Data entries
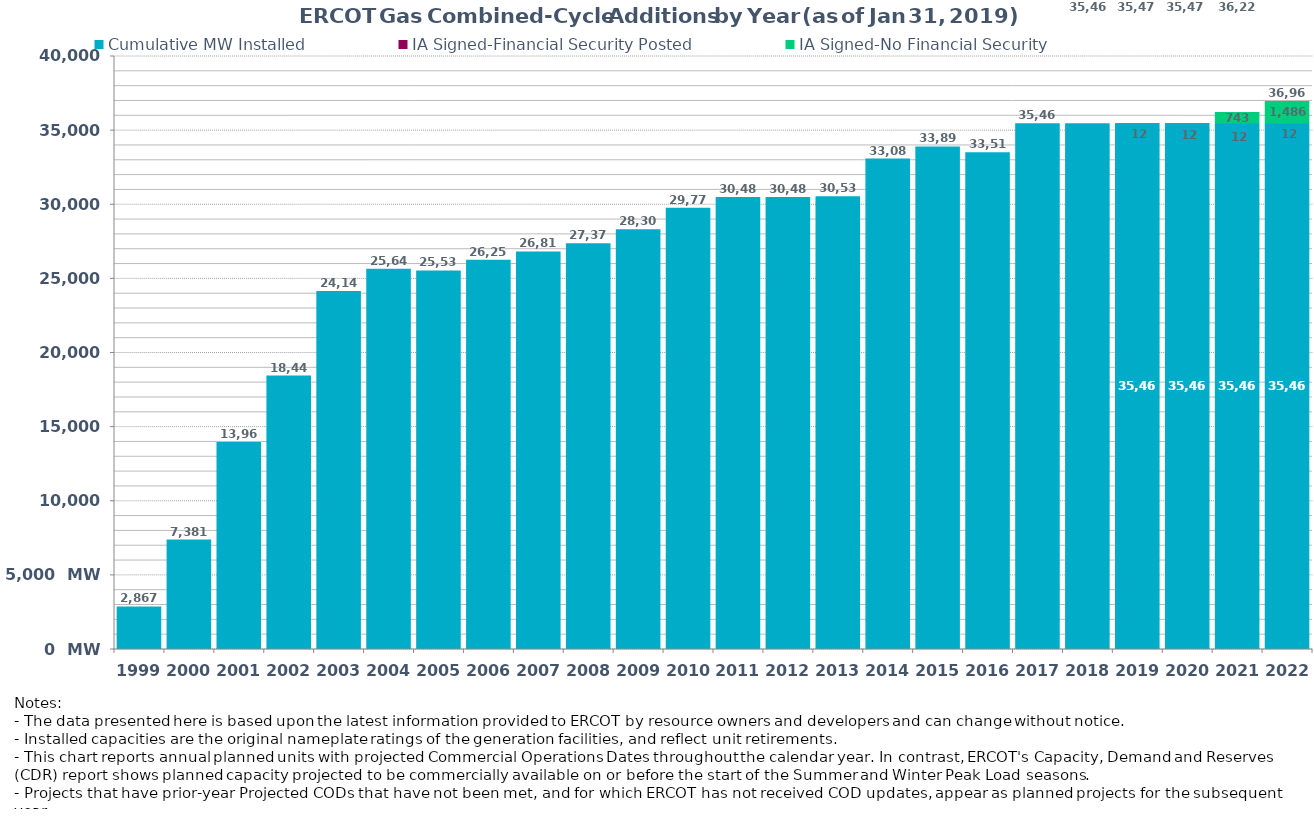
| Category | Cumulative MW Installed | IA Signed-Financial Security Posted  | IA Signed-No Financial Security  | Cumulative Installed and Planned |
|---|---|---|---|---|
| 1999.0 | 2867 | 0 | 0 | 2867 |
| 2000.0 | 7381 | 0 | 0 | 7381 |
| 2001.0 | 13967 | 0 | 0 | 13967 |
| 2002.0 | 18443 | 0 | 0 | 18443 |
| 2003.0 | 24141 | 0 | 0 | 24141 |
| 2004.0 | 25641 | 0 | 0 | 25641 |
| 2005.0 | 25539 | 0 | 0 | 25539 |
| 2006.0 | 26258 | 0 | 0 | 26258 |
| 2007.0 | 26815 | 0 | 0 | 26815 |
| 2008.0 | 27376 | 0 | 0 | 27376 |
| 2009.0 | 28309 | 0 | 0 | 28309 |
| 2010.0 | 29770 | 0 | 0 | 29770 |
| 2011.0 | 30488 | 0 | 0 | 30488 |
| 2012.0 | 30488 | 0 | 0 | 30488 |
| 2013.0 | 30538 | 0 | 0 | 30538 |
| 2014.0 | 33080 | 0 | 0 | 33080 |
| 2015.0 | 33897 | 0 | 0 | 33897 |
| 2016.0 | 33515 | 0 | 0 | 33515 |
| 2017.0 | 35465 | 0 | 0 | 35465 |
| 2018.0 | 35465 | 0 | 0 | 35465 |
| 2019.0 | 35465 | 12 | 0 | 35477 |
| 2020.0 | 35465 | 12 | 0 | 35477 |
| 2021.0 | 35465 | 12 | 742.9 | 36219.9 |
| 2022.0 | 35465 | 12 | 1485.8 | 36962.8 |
...
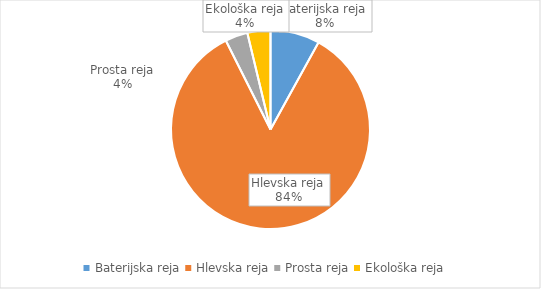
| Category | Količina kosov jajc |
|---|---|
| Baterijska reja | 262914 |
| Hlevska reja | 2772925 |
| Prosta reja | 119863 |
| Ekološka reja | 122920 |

## The problem:
An exact copy of the lines above between the line holding "and Planned |" and the line holding "1485.8 | 36962.8 |", inclusive, is the whole answer.

## Exercise result:
| Category | Cumulative MW Installed | IA Signed-Financial Security Posted  | IA Signed-No Financial Security  | Cumulative Installed and Planned |
|---|---|---|---|---|
| 1999.0 | 2867 | 0 | 0 | 2867 |
| 2000.0 | 7381 | 0 | 0 | 7381 |
| 2001.0 | 13967 | 0 | 0 | 13967 |
| 2002.0 | 18443 | 0 | 0 | 18443 |
| 2003.0 | 24141 | 0 | 0 | 24141 |
| 2004.0 | 25641 | 0 | 0 | 25641 |
| 2005.0 | 25539 | 0 | 0 | 25539 |
| 2006.0 | 26258 | 0 | 0 | 26258 |
| 2007.0 | 26815 | 0 | 0 | 26815 |
| 2008.0 | 27376 | 0 | 0 | 27376 |
| 2009.0 | 28309 | 0 | 0 | 28309 |
| 2010.0 | 29770 | 0 | 0 | 29770 |
| 2011.0 | 30488 | 0 | 0 | 30488 |
| 2012.0 | 30488 | 0 | 0 | 30488 |
| 2013.0 | 30538 | 0 | 0 | 30538 |
| 2014.0 | 33080 | 0 | 0 | 33080 |
| 2015.0 | 33897 | 0 | 0 | 33897 |
| 2016.0 | 33515 | 0 | 0 | 33515 |
| 2017.0 | 35465 | 0 | 0 | 35465 |
| 2018.0 | 35465 | 0 | 0 | 35465 |
| 2019.0 | 35465 | 12 | 0 | 35477 |
| 2020.0 | 35465 | 12 | 0 | 35477 |
| 2021.0 | 35465 | 12 | 742.9 | 36219.9 |
| 2022.0 | 35465 | 12 | 1485.8 | 36962.8 |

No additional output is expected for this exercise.